_Exercise description_
Here the job is to print all of the entries below verbatim and leave out any picture.

_Dataset content_
◆ ◆ ◆ ◆ ◆ ◆ ◆

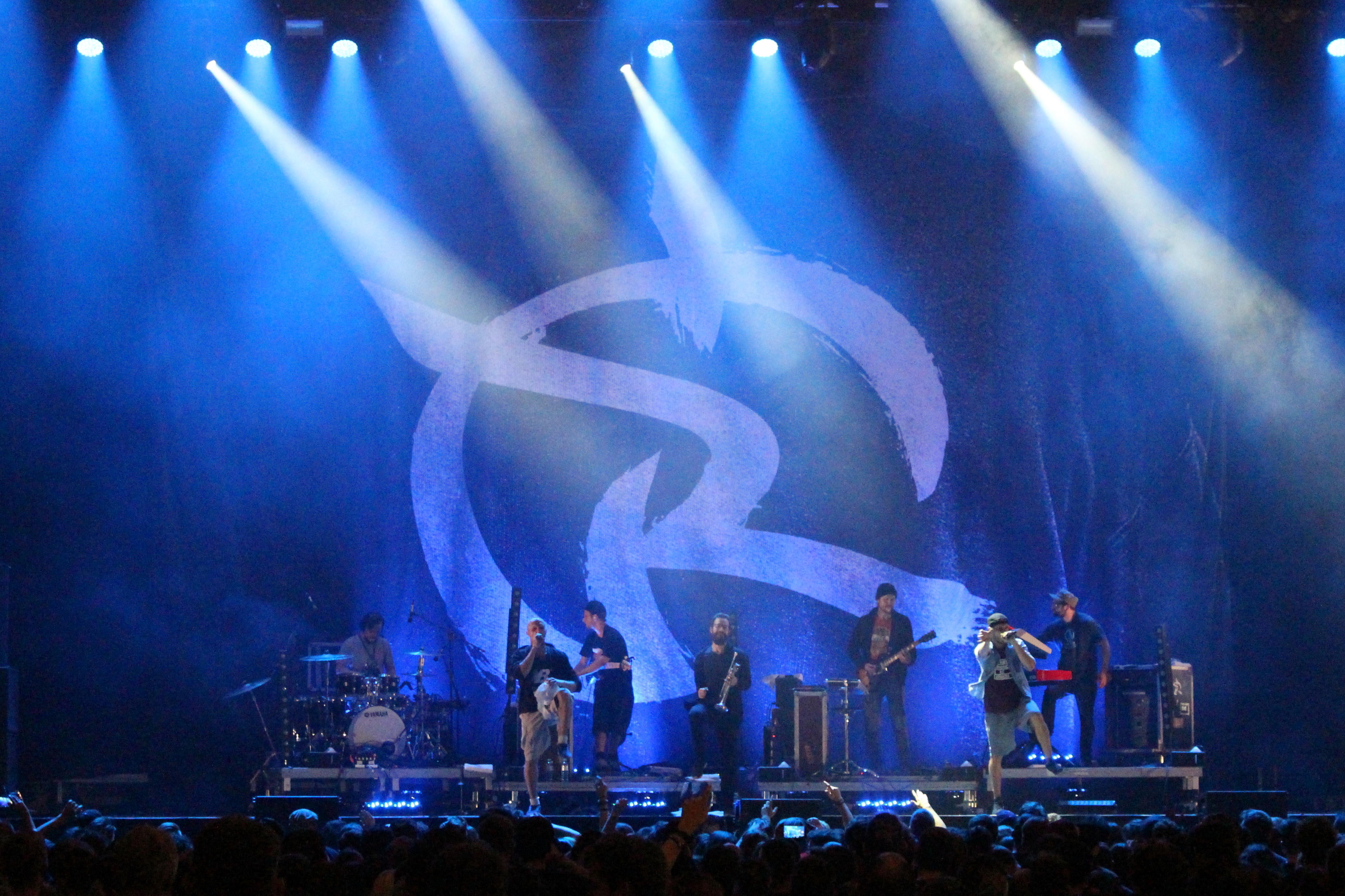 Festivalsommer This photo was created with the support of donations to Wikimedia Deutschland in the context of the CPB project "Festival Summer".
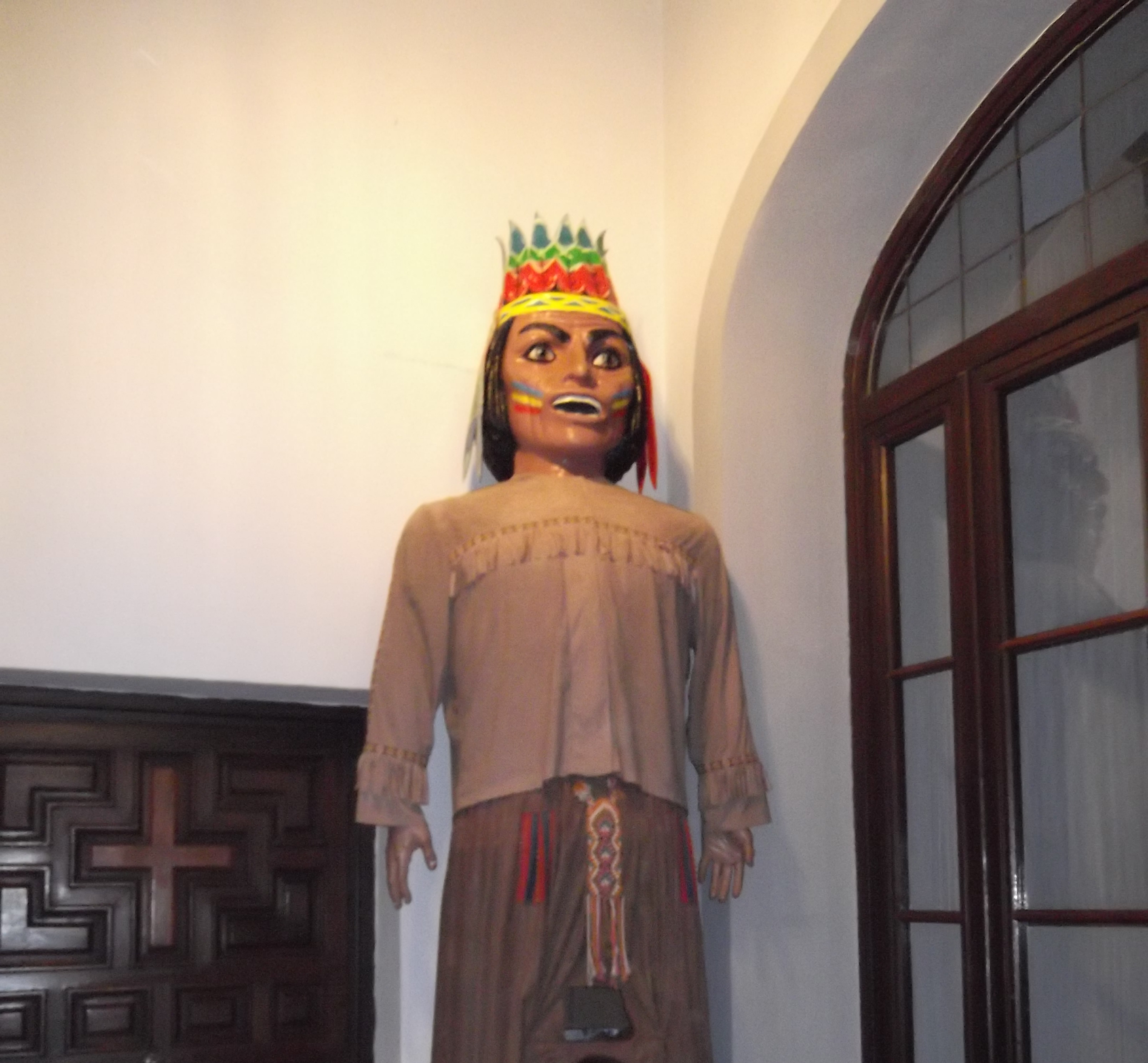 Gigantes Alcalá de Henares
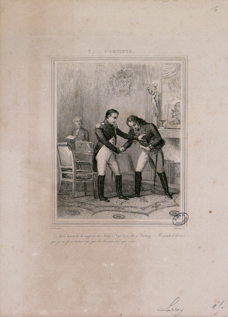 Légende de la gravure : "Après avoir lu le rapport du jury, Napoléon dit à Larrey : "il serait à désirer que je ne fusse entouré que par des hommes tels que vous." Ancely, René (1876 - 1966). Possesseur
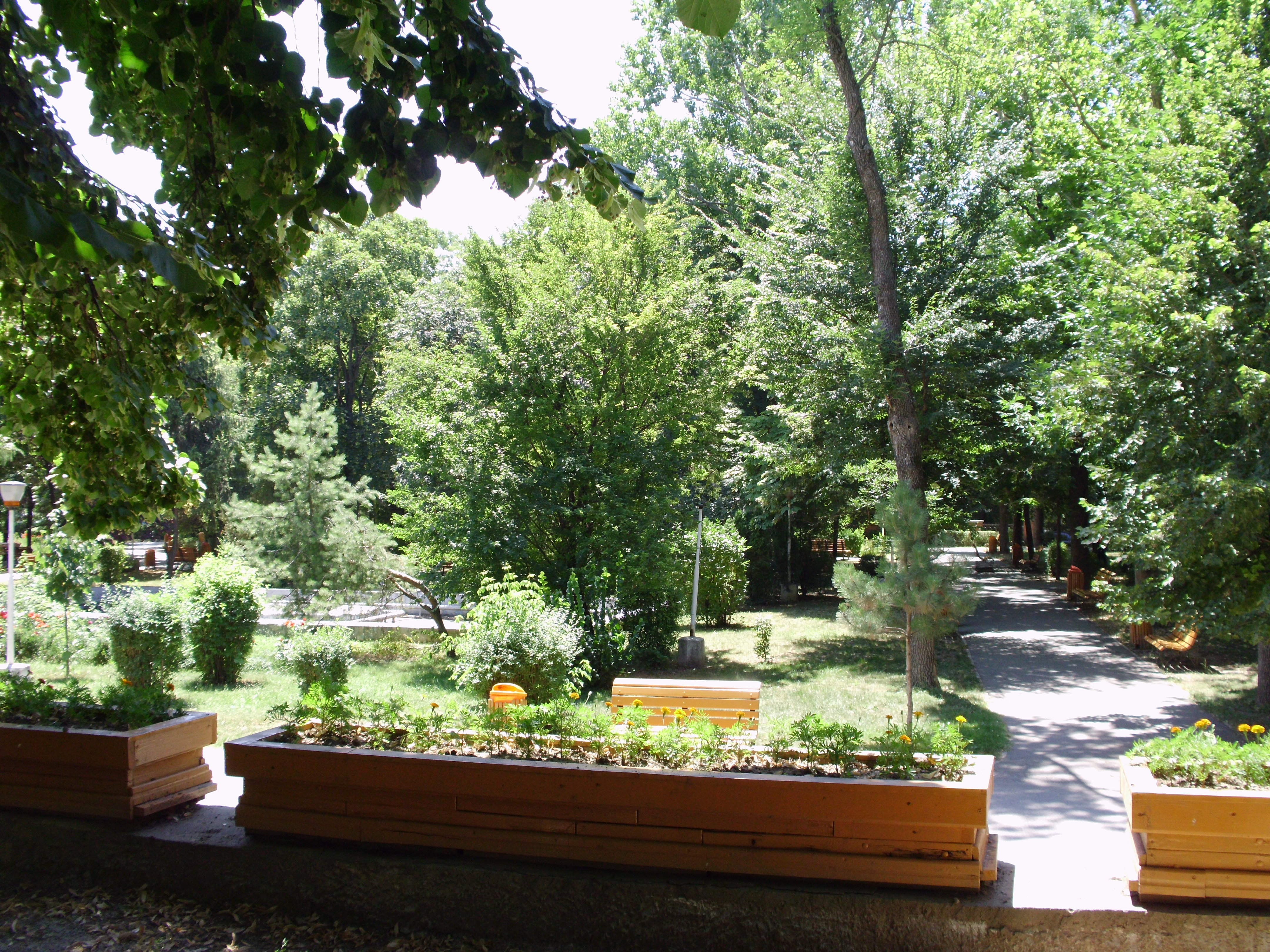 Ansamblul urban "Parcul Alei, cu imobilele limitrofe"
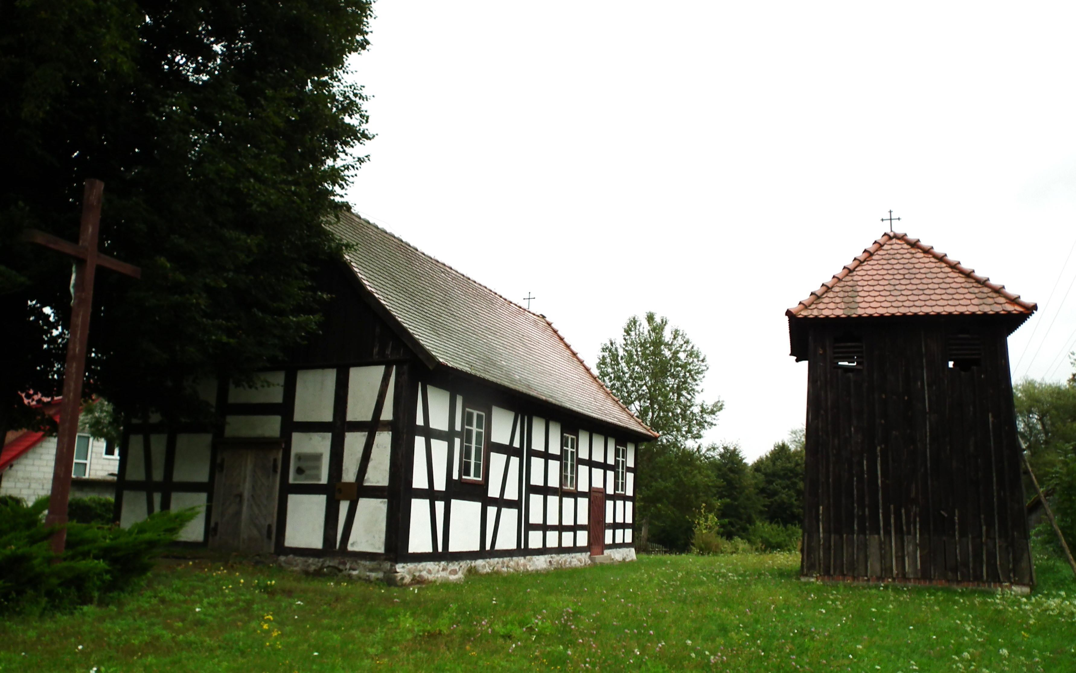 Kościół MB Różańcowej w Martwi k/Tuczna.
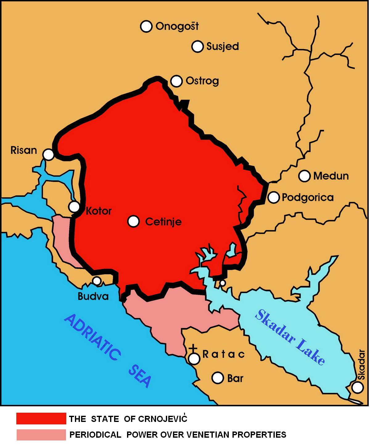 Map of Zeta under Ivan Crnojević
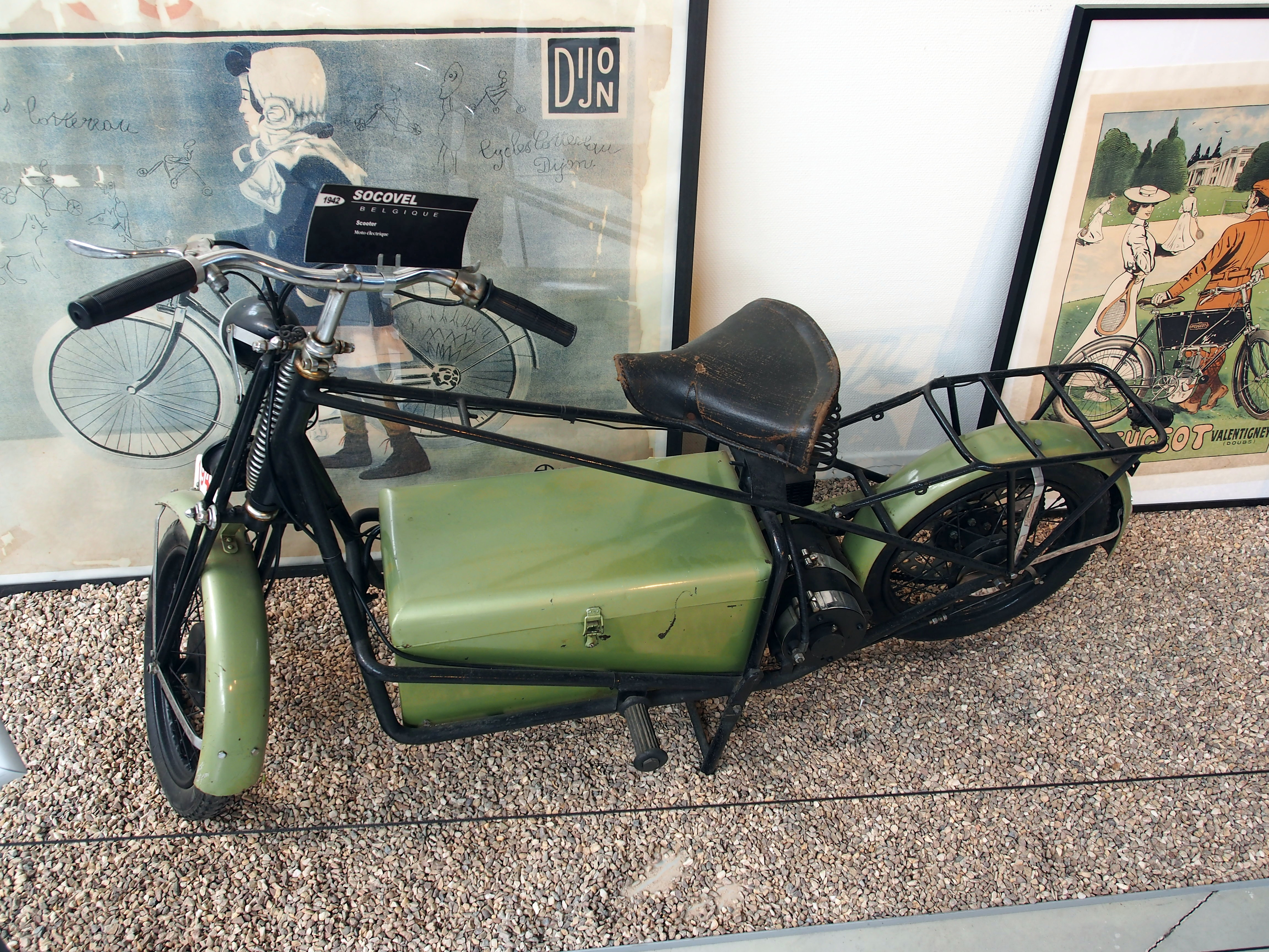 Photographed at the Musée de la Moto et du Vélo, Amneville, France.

◆ ◆ ◆ ◆ ◆ ◆ ◆

_Response for this exercise_
 Festivalsommer This photo was created with the support of donations to Wikimedia Deutschland in the context of the CPB project "Festival Summer".
 Gigantes Alcalá de Henares
 Légende de la gravure : "Après avoir lu le rapport du jury, Napoléon dit à Larrey : "il serait à désirer que je ne fusse entouré que par des hommes tels que vous." Ancely, René (1876 - 1966). Possesseur
 Ansamblul urban "Parcul Alei, cu imobilele limitrofe"
 Kościół MB Różańcowej w Martwi k/Tuczna.
 Map of Zeta under Ivan Crnojević
 Photographed at the Musée de la Moto et du Vélo, Amneville, France.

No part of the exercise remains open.